Triton nightly builds often depend on the latest PyTorch nightly versions. To prevent conflicts with existing installations, we strongly recommend creating a fresh conda environment. This isolates the installation from any existing PyTorch/Triton versions that might cause compatibility issues.

Common Issues and Solutions

1. MMA Assertion Error on H100

Error:

Assertion `!(srcMmaLayout && dstMmaLayout && !srcMmaLayout.isAmpere()) && "mma -> mma layout conversion is only supported on Ampere"' failed.

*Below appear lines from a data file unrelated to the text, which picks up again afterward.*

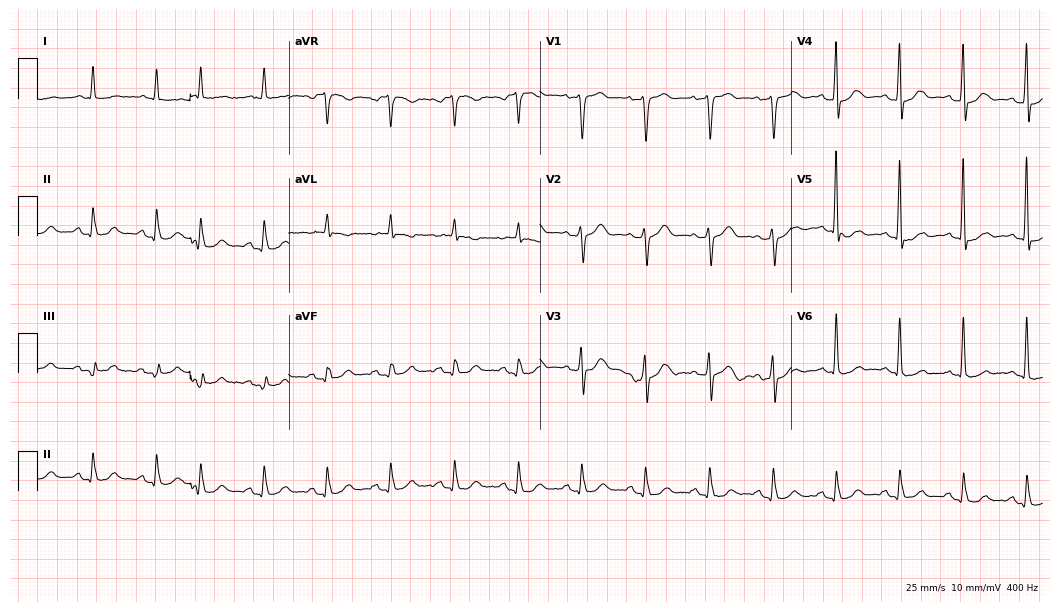
ECG (10.2-second recording at 400 Hz) — a man, 75 years old. Labelled as a normal ECG.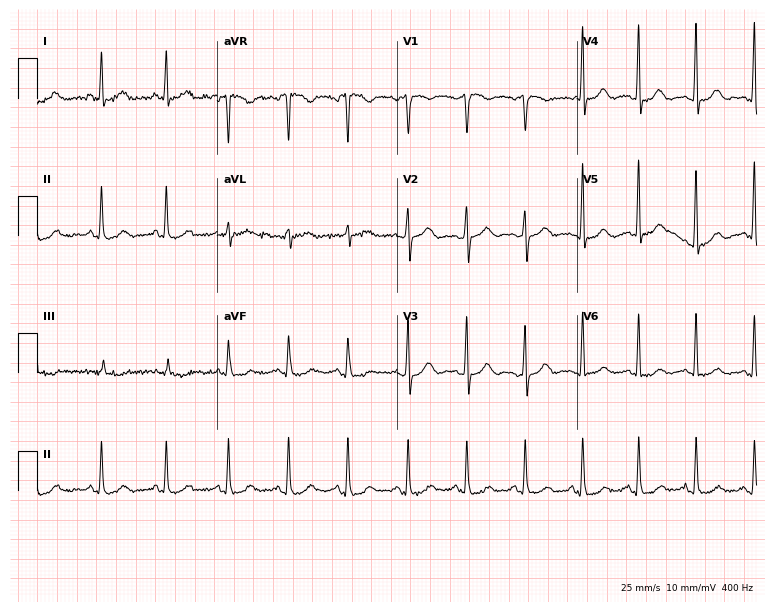
Resting 12-lead electrocardiogram (7.3-second recording at 400 Hz). Patient: a female, 60 years old. None of these six findings is recorded: first-degree AV block, right bundle branch block, left bundle branch block, sinus bradycardia, atrial fibrillation, sinus tachycardia.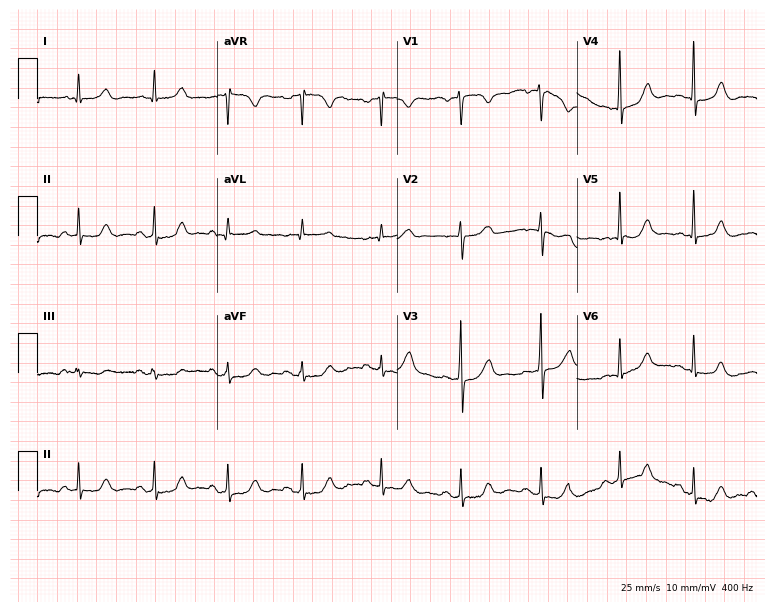
12-lead ECG from a 37-year-old female patient (7.3-second recording at 400 Hz). Recorded interpretation: within normal limits.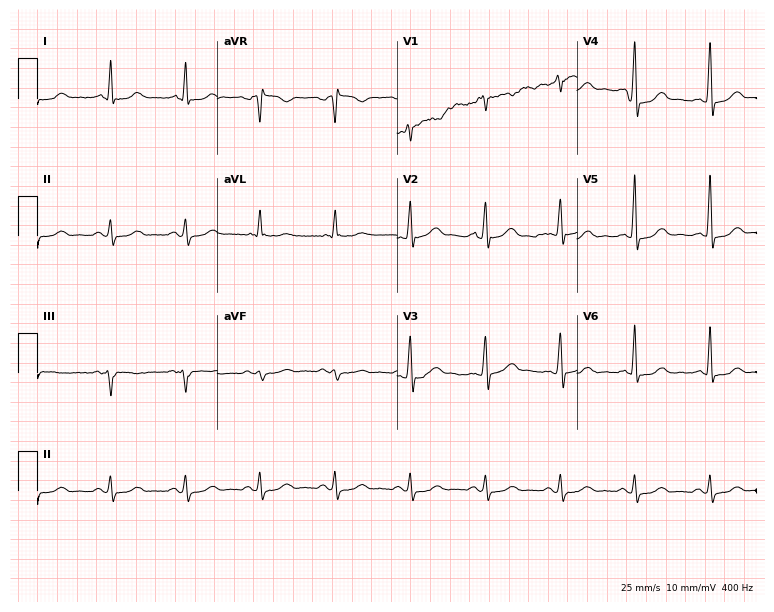
Resting 12-lead electrocardiogram. Patient: a 66-year-old man. None of these six findings is recorded: first-degree AV block, right bundle branch block, left bundle branch block, sinus bradycardia, atrial fibrillation, sinus tachycardia.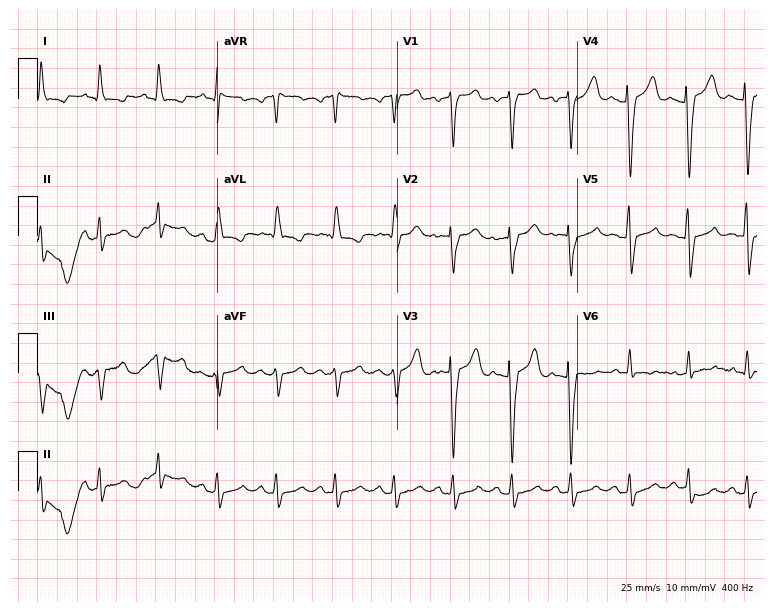
ECG — an 81-year-old male patient. Findings include sinus tachycardia (a sinus rate of 100 beats per minute or more).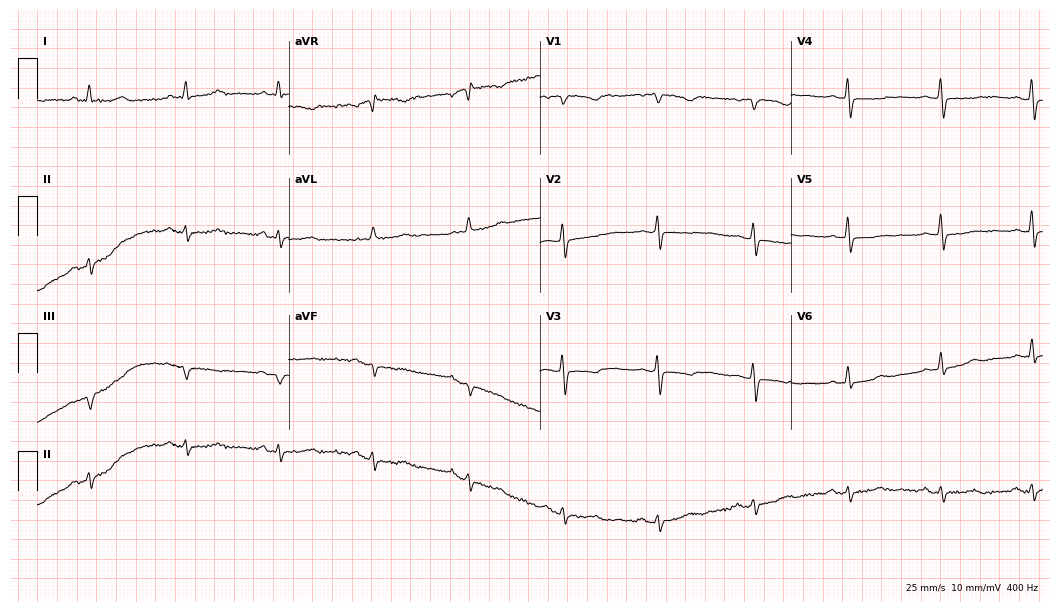
ECG (10.2-second recording at 400 Hz) — a woman, 49 years old. Screened for six findings — first-degree AV block, right bundle branch block, left bundle branch block, sinus bradycardia, atrial fibrillation, sinus tachycardia — none is recorded.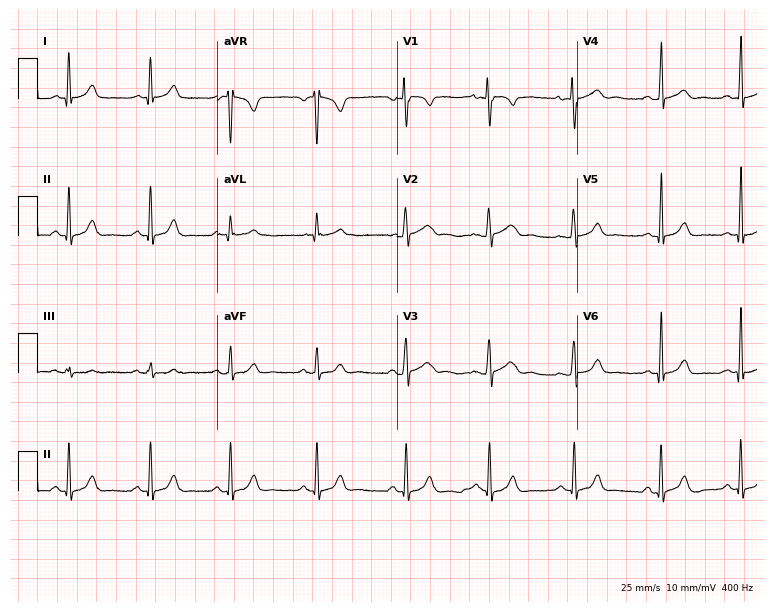
Standard 12-lead ECG recorded from a female patient, 24 years old. Read as a normal ECG.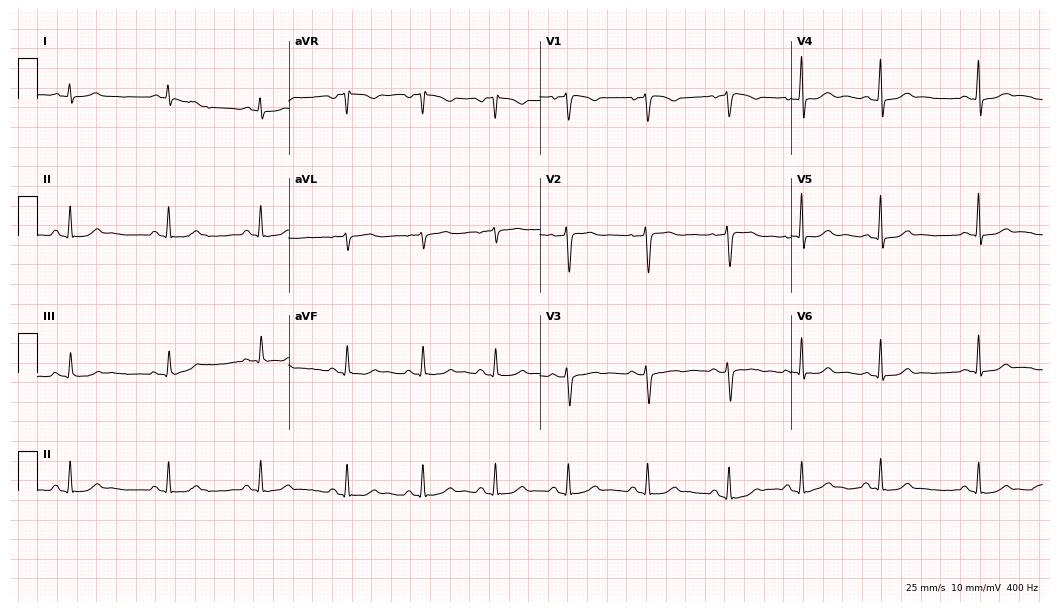
ECG — a female patient, 38 years old. Labelled as a normal ECG.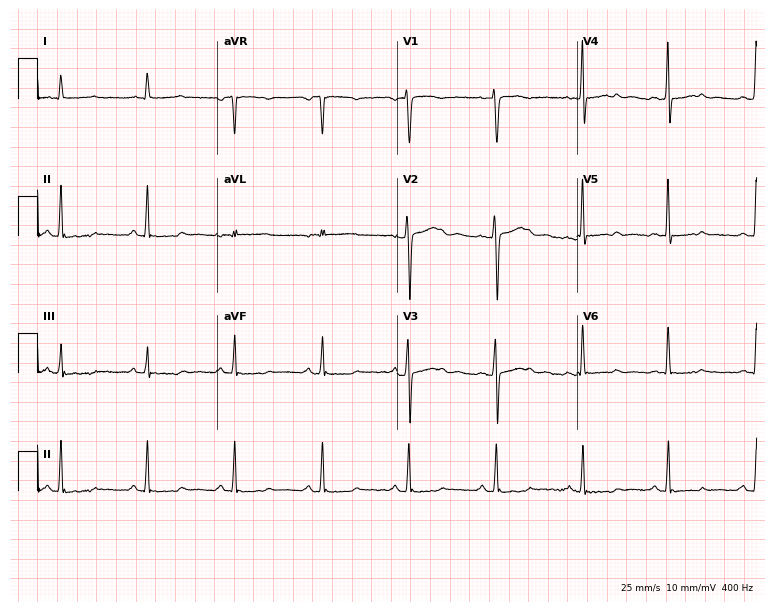
Standard 12-lead ECG recorded from a 54-year-old woman (7.3-second recording at 400 Hz). None of these six findings is recorded: first-degree AV block, right bundle branch block, left bundle branch block, sinus bradycardia, atrial fibrillation, sinus tachycardia.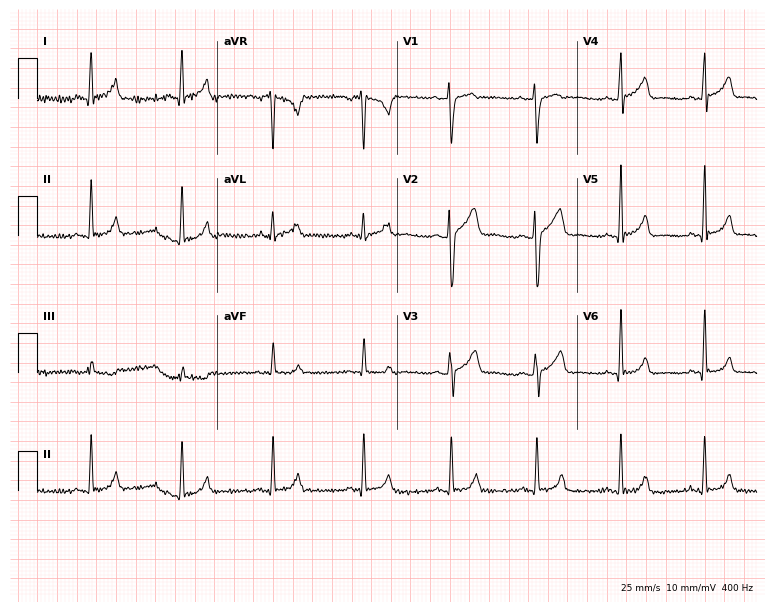
Electrocardiogram, a 27-year-old man. Overall reading on record: normal ECG.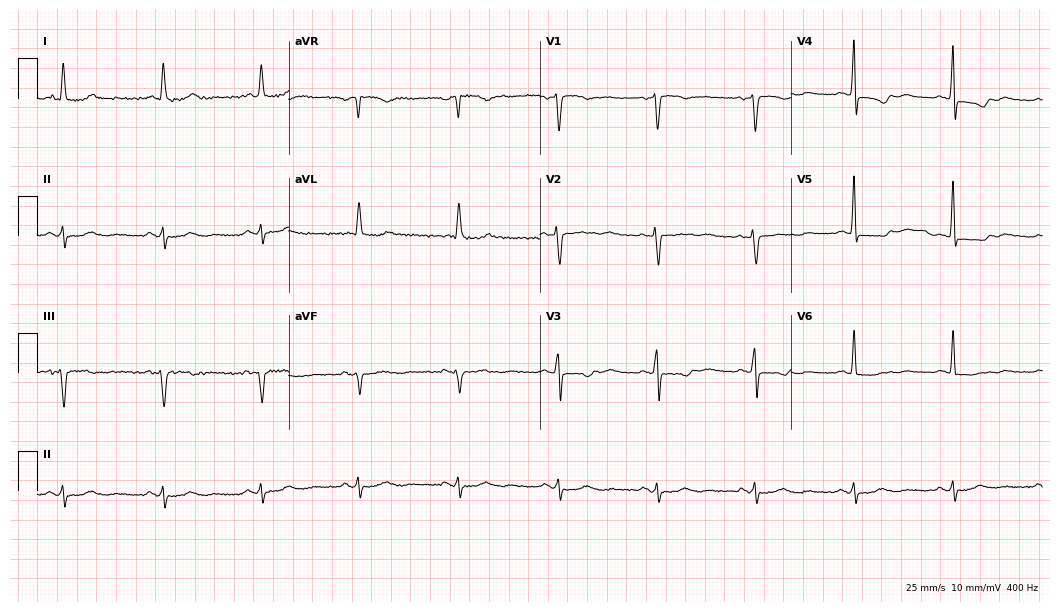
12-lead ECG from a 74-year-old female patient. Screened for six findings — first-degree AV block, right bundle branch block, left bundle branch block, sinus bradycardia, atrial fibrillation, sinus tachycardia — none is recorded. Only these six findings were labelled.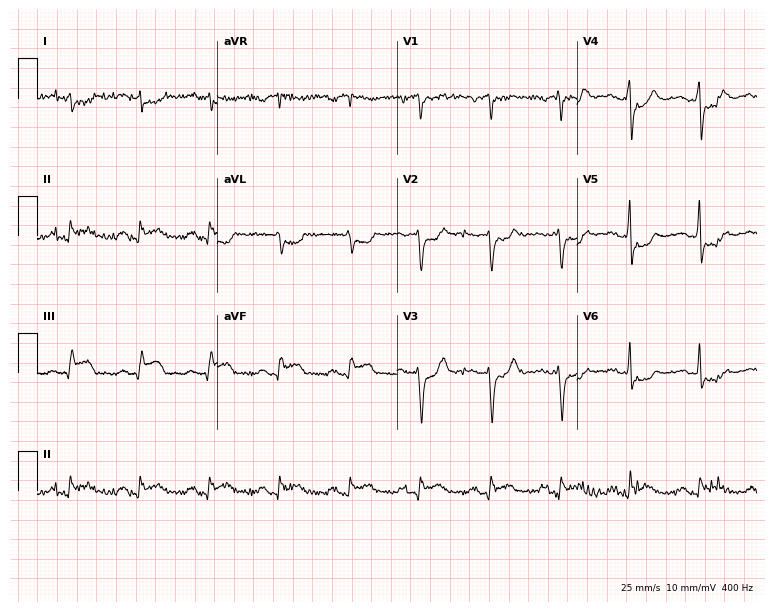
Standard 12-lead ECG recorded from a 58-year-old male (7.3-second recording at 400 Hz). None of these six findings is recorded: first-degree AV block, right bundle branch block (RBBB), left bundle branch block (LBBB), sinus bradycardia, atrial fibrillation (AF), sinus tachycardia.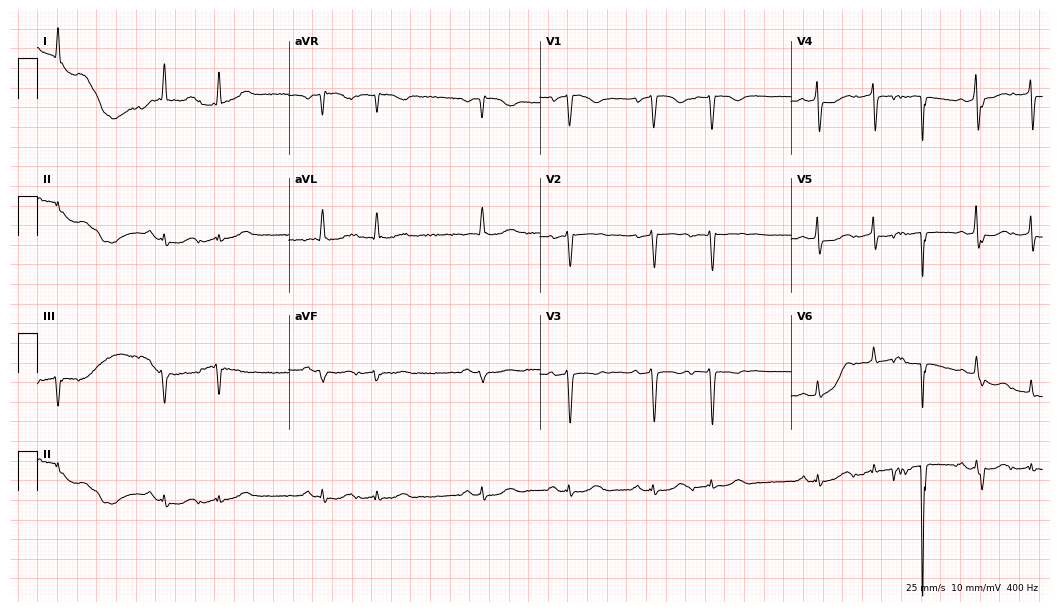
12-lead ECG (10.2-second recording at 400 Hz) from a female, 76 years old. Screened for six findings — first-degree AV block, right bundle branch block, left bundle branch block, sinus bradycardia, atrial fibrillation, sinus tachycardia — none is recorded. Other findings, if any, are not listed.

Solution: This issue was fixed in PR #4492. Install the nightly version:

# Create fresh environment (strongly recommended!!!)
conda create -n triton-nightly python=3.12
conda activate triton-nightly

# Install PyTorch nightly (required for Triton nightly compatibility)
pip install -U --pre torch --index-url https://download.pytorch.org/whl/nightly/cu128

# Install Triton nightly
pip uninstall triton pytorch-triton -y
pip install -U triton-nightly --index-url https://pypi.fla-org.com/simple

# Instal flash-linear-attention
pip install einops ninja datasets transformers numpy
pip uninstall flash-linear-attention && pip install -U --no-use-pep517 git+https://github.com/fla-org/flash-linear-attention --no-deps

# Optional: Install flash-attention
conda install nvidia/label/cuda-12.8.1::cuda-nvcc
pip install packaging psutil ninja
pip install git+https://github.com/Dao-AILab/causal-conv1d.git --no-build-isolation
pip install flash-attn --no-deps --no-cache-dir --no-build-isolation

# Optional: Verify flash-attention installation
pip install pytest
pytest tests/ops/test_attn.py

2. AttributeError: 'NoneType' object has no attribute 'start'

Solution: This is a known issue (triton-lang/triton#5224). Upgrade to Python 3.10+.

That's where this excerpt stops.